Граве взглянул на часы.

– Я полагаю, что сейчас уже нет смысла. Через четверть часа должен быть следующий автобус, и с ним, я надеюсь, ничего подобного не случится. За это время до следующей остановки нам не дойти.

– А вы уверены, что следующий будет? – недоверчиво спросила Ева.

– Простите, доктор, но я надеюсь, вы не станете поддерживать предположения нашего спутника? Вам, жителю цивилизованной страны, было бы непростительно делать столь экстремальные предположения: будто у нас может произойти нечто… подобное.

– Ну, если говорить серьезно, – не сразу ответила Ева, – мне, откровенно говоря, страшно не хочется говорить серьезно, мне спать хочется… Но раз уж вы затеяли серьезную беседу… Мы, медики, кое-что начали понимать всерьез и раньше. А биологи – еще раньше нас. Начали… Но понимание, мне кажется, – это не миг, не прозрение, это влюбиться можно мгновенно… а понимание – процесс длительный. Хотя для начала нужен какой-то толчок… вроде нашей ОДЫ. Нет, мы понимали, что цивилизация приносит и немалый вред – но прикрывались успехами медицины, увеличением продолжительности жизни, и нам казалось, что проигранное в одном месте мы возмещаем в другом, и равновесие в общем сохраняется. Но вот все начинает становиться на места, и делается как-то неуютно… – она поежилась.

– Это нервы, только нервы, – сказал Граве. – Конечно, вы имеете дело с больными, а вот я с вами не могу согласиться. За последние десятилетия человечество выиграло великую битву – против ракет и ядерных головок. Мы победили без крови. И это настолько грандиозно, что на то, что вас беспокоит, я смотрю как на относительно мелкие неприятности.

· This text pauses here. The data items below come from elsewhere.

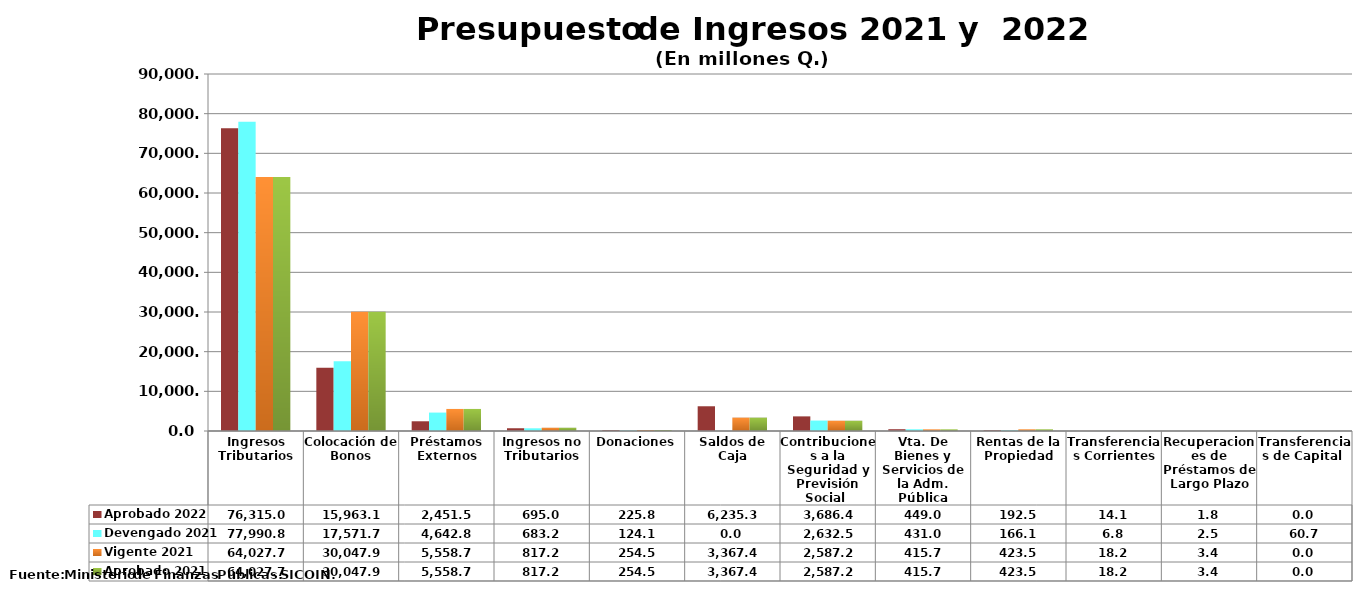
| Category | Aprobado 2022 | Devengado 2021 | Vigente 2021 | Aprobado 2021 |
|---|---|---|---|---|
| Ingresos Tributarios | 76315 | 77990.8 | 64027.7 | 64027.7 |
| Colocación de Bonos | 15963.1 | 17571.7 | 30047.9 | 30047.9 |
| Préstamos Externos | 2451.5 | 4642.8 | 5558.7 | 5558.7 |
| Ingresos no Tributarios | 695 | 683.2 | 817.2 | 817.2 |
| Donaciones | 225.8 | 124.1 | 254.5 | 254.5 |
| Saldos de Caja | 6235.3 | 0 | 3367.4 | 3367.4 |
| Contribuciones a la Seguridad y Previsión Social  | 3686.4 | 2632.5 | 2587.2 | 2587.2 |
| Vta. De Bienes y Servicios de la Adm. Pública | 449 | 431 | 415.7 | 415.7 |
| Rentas de la Propiedad | 192.5 | 166.1 | 423.5 | 423.5 |
| Transferencias Corrientes | 14.1 | 6.78 | 18.2 | 18.2 |
| Recuperaciones de Préstamos de Largo Plazo | 1.8 | 2.5 | 3.4 | 3.4 |
| Transferencias de Capital  | 0 | 60.7 | 0 | 0 |
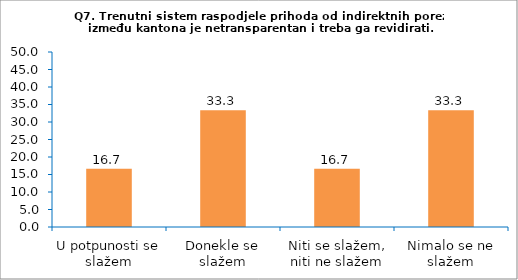
| Category | Series 0 |
|---|---|
| U potpunosti se slažem | 16.667 |
| Donekle se slažem | 33.333 |
| Niti se slažem, niti ne slažem | 16.667 |
| Nimalo se ne slažem | 33.333 |
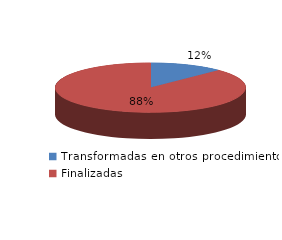
| Category | Series 0 |
|---|---|
| Transformadas en otros procedimientos | 3130 |
| Finalizadas | 21924 |
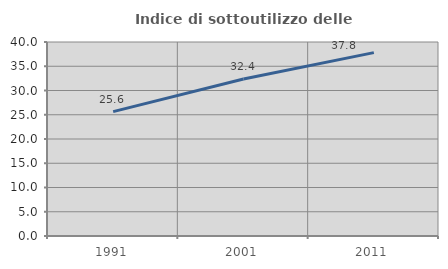
| Category | Indice di sottoutilizzo delle abitazioni  |
|---|---|
| 1991.0 | 25.638 |
| 2001.0 | 32.386 |
| 2011.0 | 37.812 |
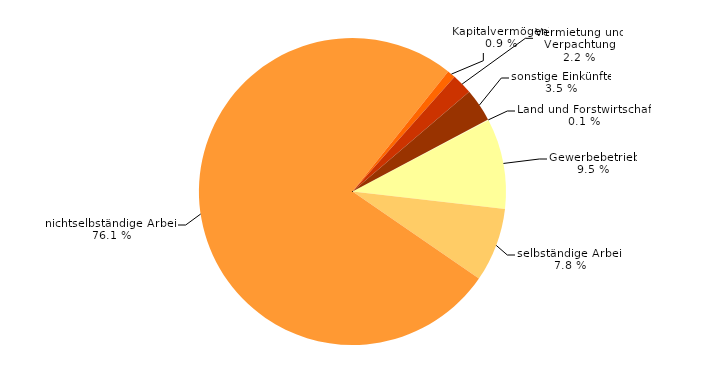
| Category | Series 0 |
|---|---|
| Land und Forstwirtschaft | 0.107 |
| Gewerbebetrieb | 9.492 |
| selbständige Arbeit | 7.777 |
| nichtselbständige Arbeit | 76.114 |
| Kapitalvermögen¹ | 0.862 |
| Vermietung und Verpachtung | 2.174 |
| sonstige Einkünfte | 3.474 |
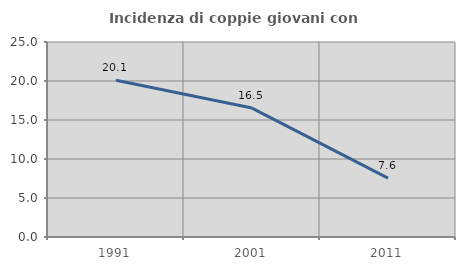
| Category | Incidenza di coppie giovani con figli |
|---|---|
| 1991.0 | 20.088 |
| 2001.0 | 16.531 |
| 2011.0 | 7.553 |
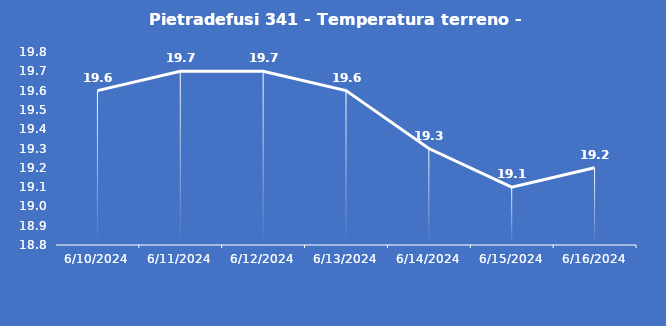
| Category | Pietradefusi 341 - Temperatura terreno - Grezzo (°C) |
|---|---|
| 6/10/24 | 19.6 |
| 6/11/24 | 19.7 |
| 6/12/24 | 19.7 |
| 6/13/24 | 19.6 |
| 6/14/24 | 19.3 |
| 6/15/24 | 19.1 |
| 6/16/24 | 19.2 |

– То была первая холодная война, – сказал Милов. – А сейчас мы вступили во вторую, и она будет посложнее. Потому что тогда воевать приходилось в основном с предрассудками, амбициями политиков и военных, ложными понятиями престижа, просто упрямством, порой – тупоумием, интересами военной промышленности; но тут можно было победить, потому что в глубине души все были согласны с самого начала: уж очень конкретной выглядела смерть. Как в авиакатастрофе: если вы падаете с неба – надежды не остается. Вот мы и выиграли. А сейчас идет та же самая битва за выживание. Но только если там враг был конкретен, я говорю не о пресловутом «образе врага», а о враге всеобщем: оружии, которое можно было при случае увидеть и потрогать, и если тот враг был не в нашей повседневной жизни, а вне ее – мы не катались на ракетах и не ели ядерные заряды, – то сейчас все неопределенно, опасность не концентрируется на десятке или сотне военных баз, она в нашем гараже, холодильнике, тарелке, стакане – она везде. И поняв это, человек хочет возвращения к первозданной чистоте воздуха, воды, пищи – но еще не согласен жертвовать ради этого всем комфортом, и пока он торгуется со смертью – процесс идет…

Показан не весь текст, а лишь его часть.